Human rights advocates, concerned about MBS and Saudi Arabia’s authoritarian history,  have protested the proposed takeover.

“Saudi Arabia is attempting to use the glamour and prestige of Premier League football as a PR tool to distract from the country’s abysmal human rights record.” Felix Jakens, the head of priority campaigns at Amnesty International UK, said

MBS’s participation in the 2018 murder of Washington Post columnist Jamal Khashoggi has been widely reported, and the regime’s involvement in Yemen has spiraled the country into famine and caused the deaths of 10s of thousands, part of a continual process of posturing against Iran characteristic of MBS’s tenure as defense minister and as crown-prince. 
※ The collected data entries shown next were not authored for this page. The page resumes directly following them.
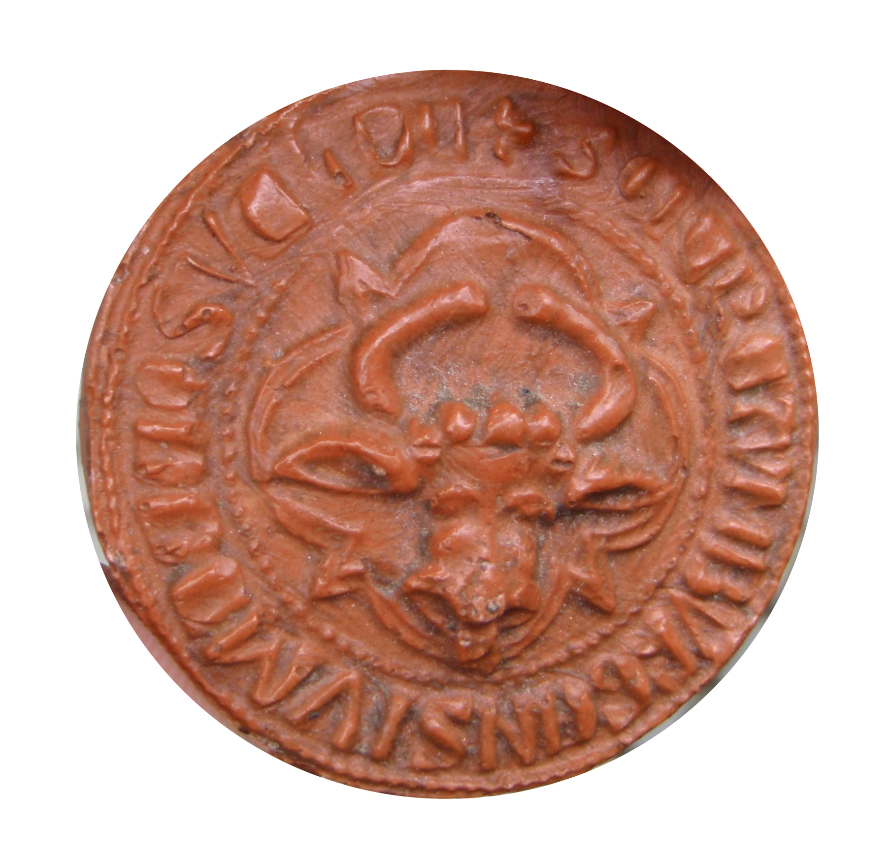 Das kleine Siegel (Sekretsiegel) der Stadt Coesfeld im Münsterland zeigt das Wahrzeichen der Stadt, den Ochsenkopf, der sich auch im heutigen Stadtwappen wiederfindet. Die Umschrift lautet "Secretum burgensium de Cosvelde". Dieses Siegel war ab 1372 in Gebrauch. Ähnliche Coesfelder Sekretsiegel wurden ab 1292 verwendet. Vgl. Dr. Hans Hüer, Geschichte der Stadt Coesfeld, nach der Darstellung von Bernhard Sökeland neu bearbeitet und bis zum Zweiten Weltkrieg fortgeführt, S. 24. Regensberg, Münster 1947.
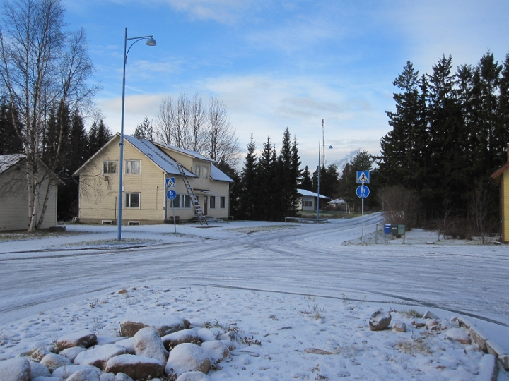 Näkymä Siikajoen kunnan taajaman Siikajoenkylän Sale-myymälän pihasta Kauppatielle (länteen, Raahen suuntaan).
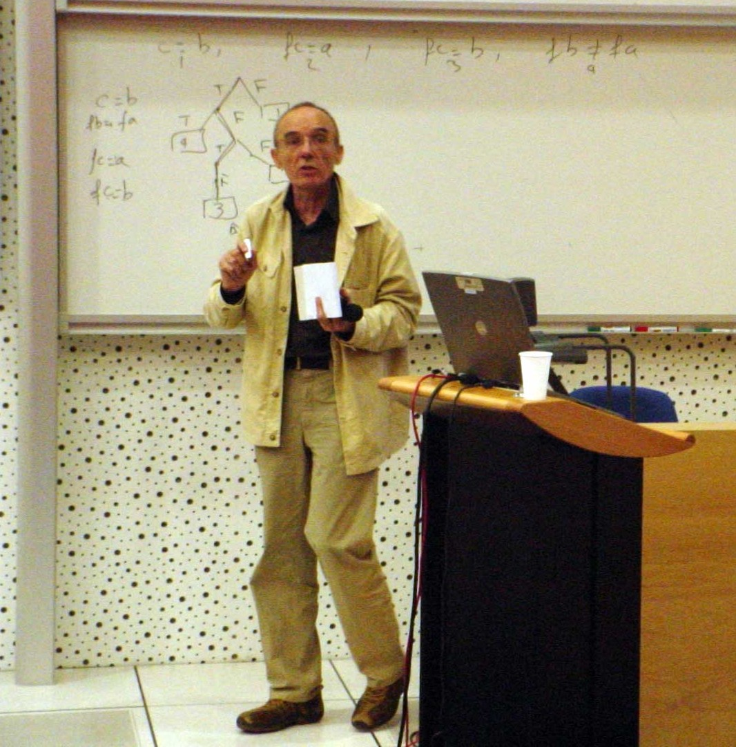 Jean Pierre Jouannaud faisant un exposé le 29 mai 2008
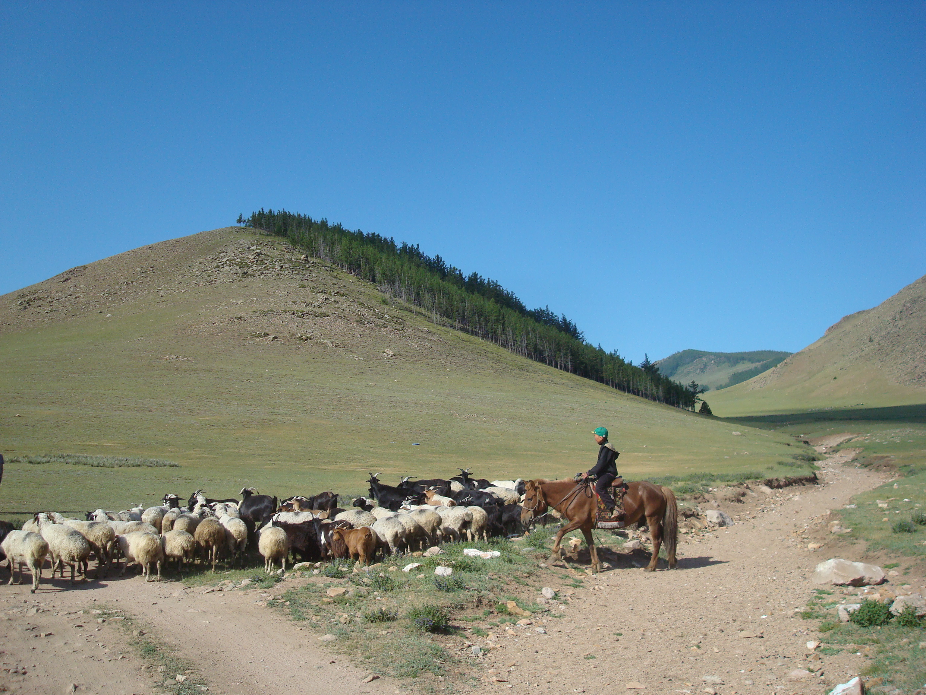 Herdentrieb bei Jargalant im Chöwsgöl-Aimag
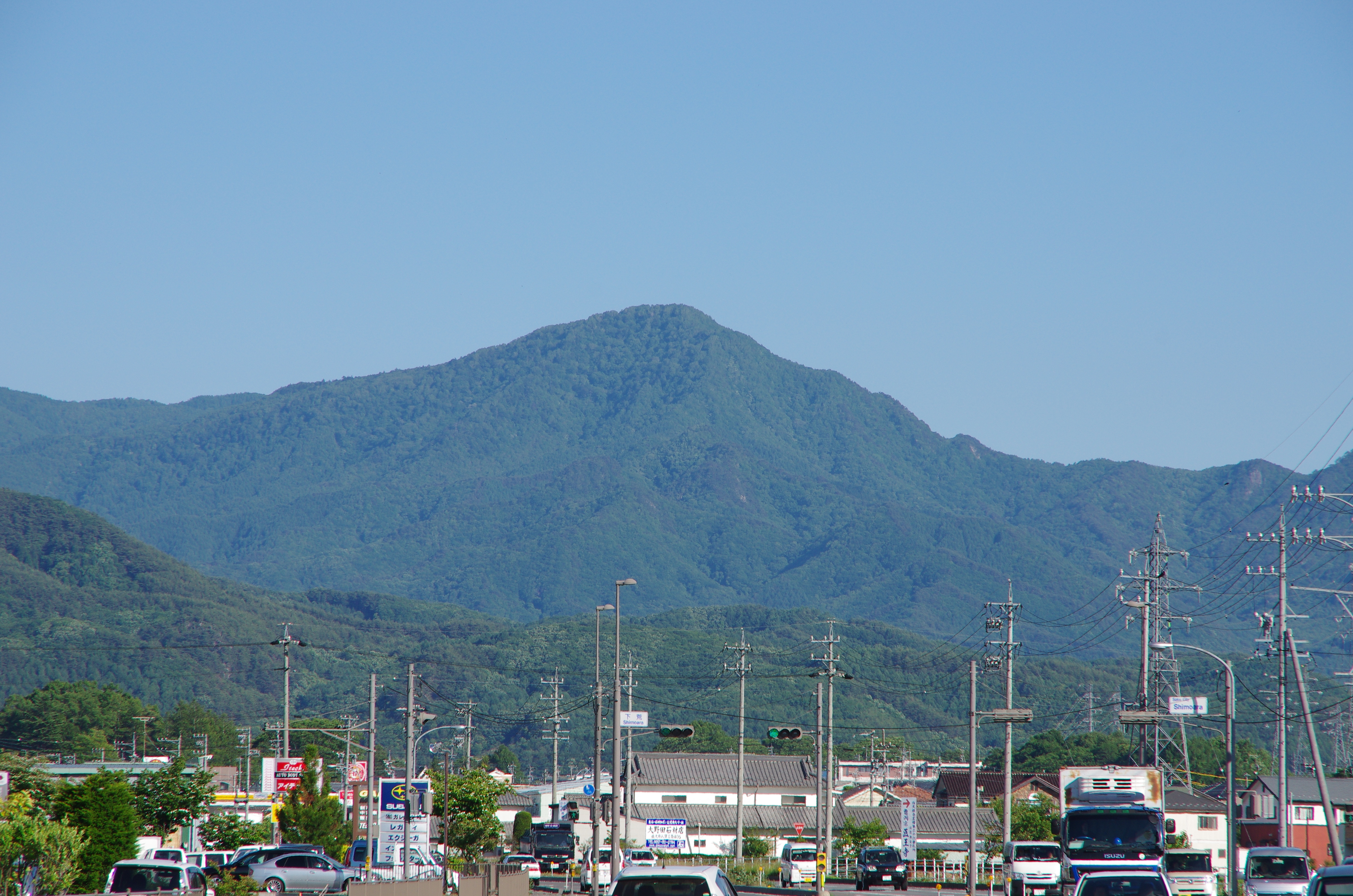 佐久市臼田の国道141号沿いから見た茂来山。
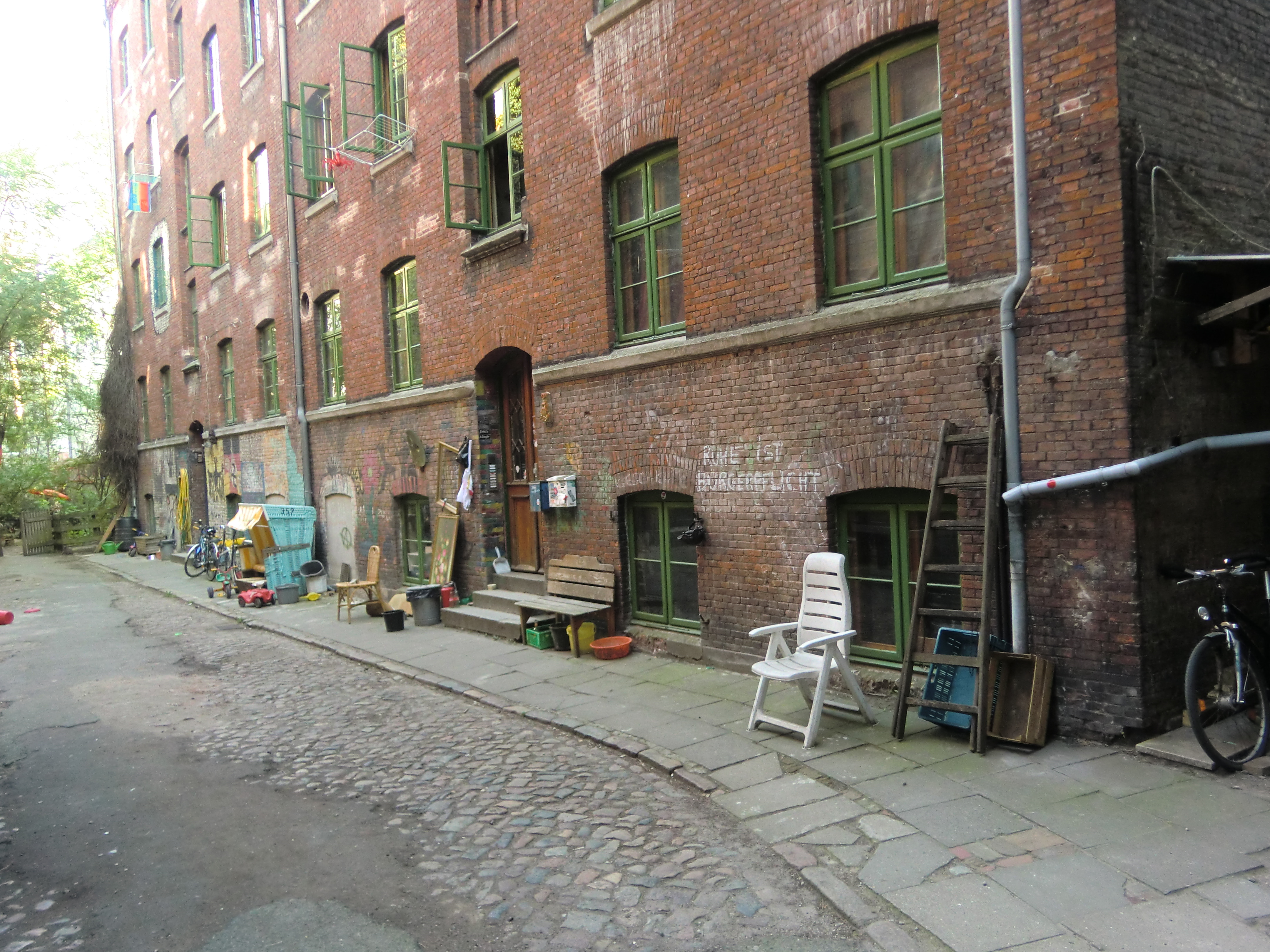 Hauseingang, der auf dem Cover zu John Lennons Album Rock ’n’ Roll zu sehen ist. Anschrift: Wohlwillstraße 22, Jägerpassage 1, Hamburg. Während des Gastspiels im Top-Ten-Club 1961 fotografierte Jürgen Vollmer John Lennon im vorderen Hauseingang. Im hinteren Eingang, Jägerpassage 2 wurde Jackie Lomax, damals Mitglied der Liverpooler Band The Undertakers von Astrid Kirchherr fotografiert.
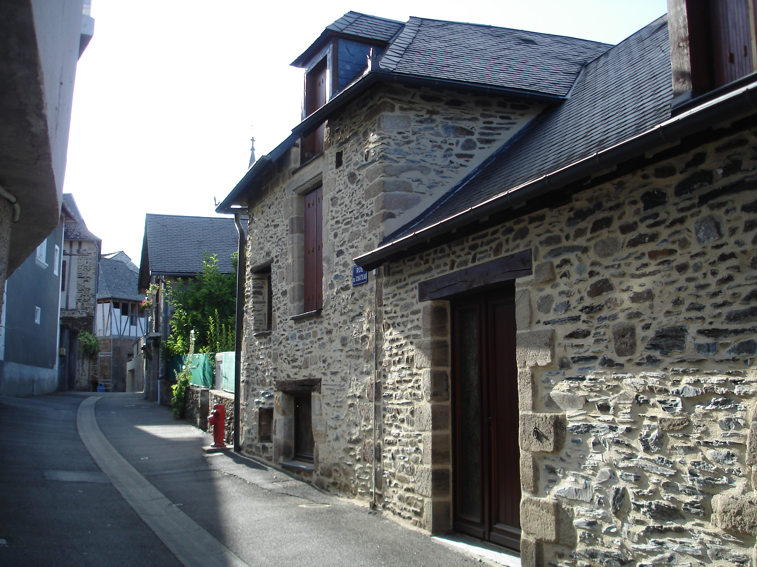 Ruelle médiévale de Donzenac (Domzenac en occitan), commune française, située dans le département de la Corrèze et la région Limousin.
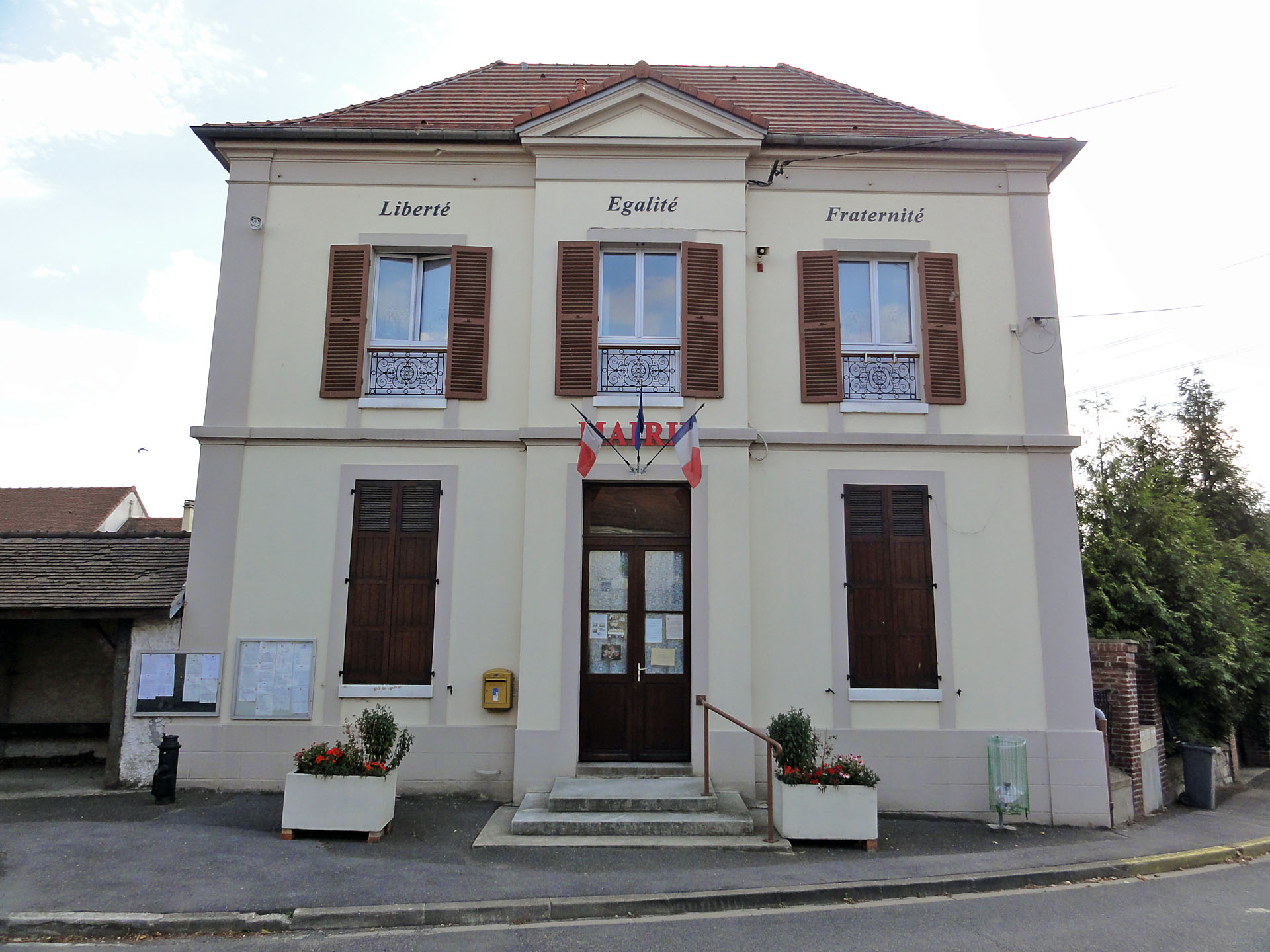 La mairie de Bouqueval, Val-d'Oise, France.
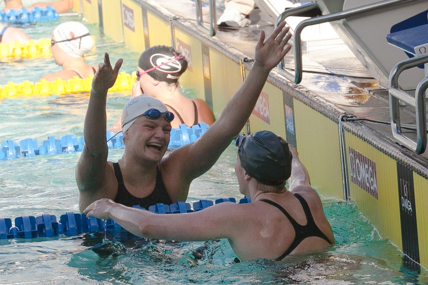 Cierra Runge & Missy Franklin after 200m free
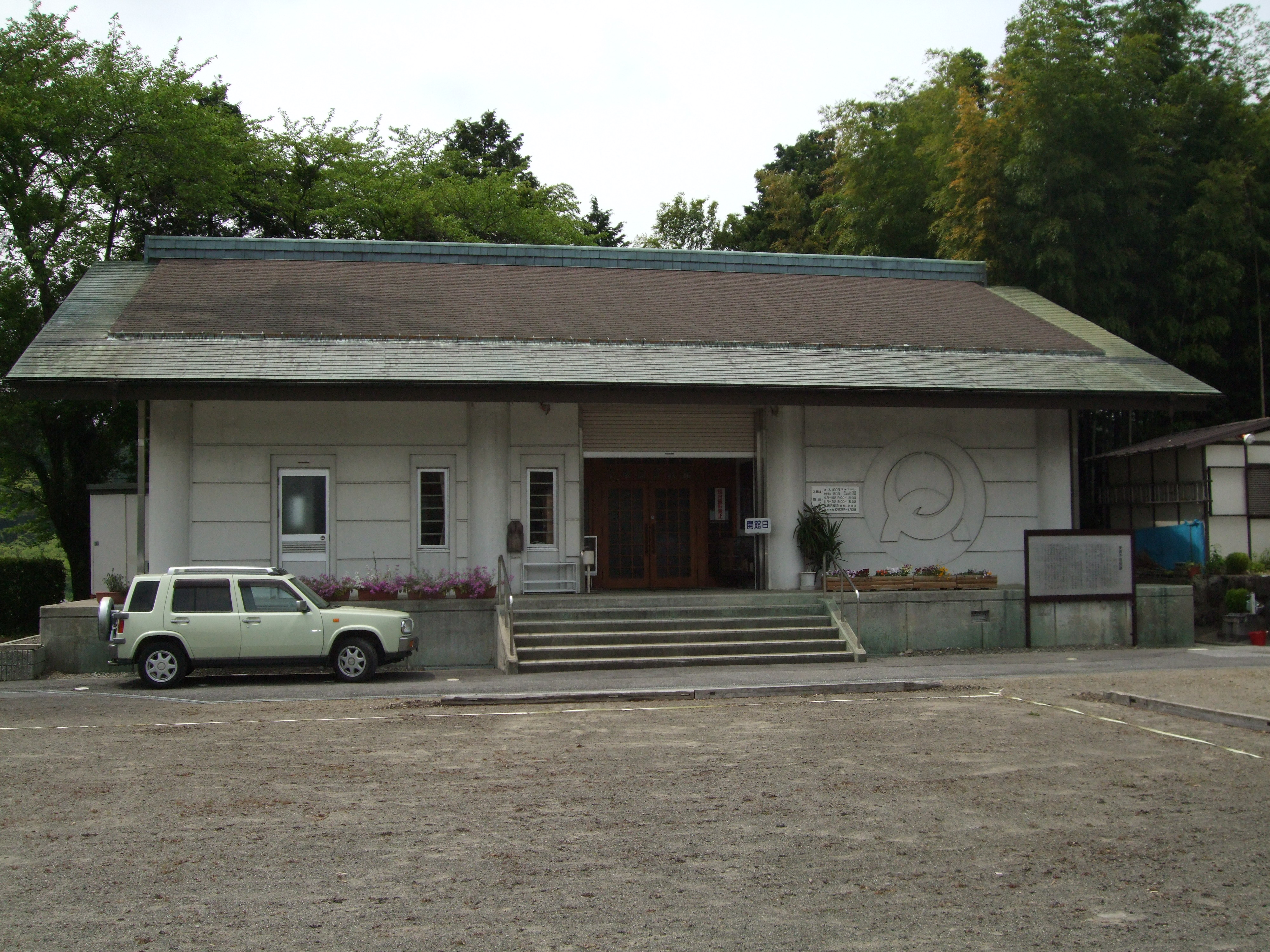 Fuwanoseki shiryokan

MBS and the PIF’s involvement in the purchase of Newcastle United marks uncharted territory for Saudi strategy. Since MBS’s ascension to the role of crown-prince in 2017, effectively making the then 32-year-old the leader of Saudi Arabia, MBS has pursued a strategy of modernization, diversification, and perceived social liberation balanced against an escalation of regional power struggles with Iran. To accomplish the latter, Saudi Arabia (beginning when MBS became Defense Minister in 2015) has turned a civil war in Yemen into a full-blown proxy war with Iran, claiming the lives of tens of thousands.

MBS has attempted to turn the oil state into a diversified economic juggernaut, with his most high profile economic action the initial public offering of national oil company Saudi Aramco in 2019. Yasir Al-Rumayyan, the current chairman of Saudi Aramco, reportedly will be the chairman and public face of Newcastle United’s new owners. 

Saudi Arabia could very well be using sports to clean up its global image, following the established playbook of Qatar and Abu Dhabi, which, respectively, own Paris Saint Germain and Manchester City.

Many Newcastle supporters have been vocal in their support for the deal, arguing that in a sport where winning is the No. 1 priority, the cash-rich Saudis will be able to restore glory to the Geordies. Yet for a club so steeped in history, in regional pride, the selling of Newcastle United threatens to turn the iconic white and black stripes into a billboard for authoritarianism.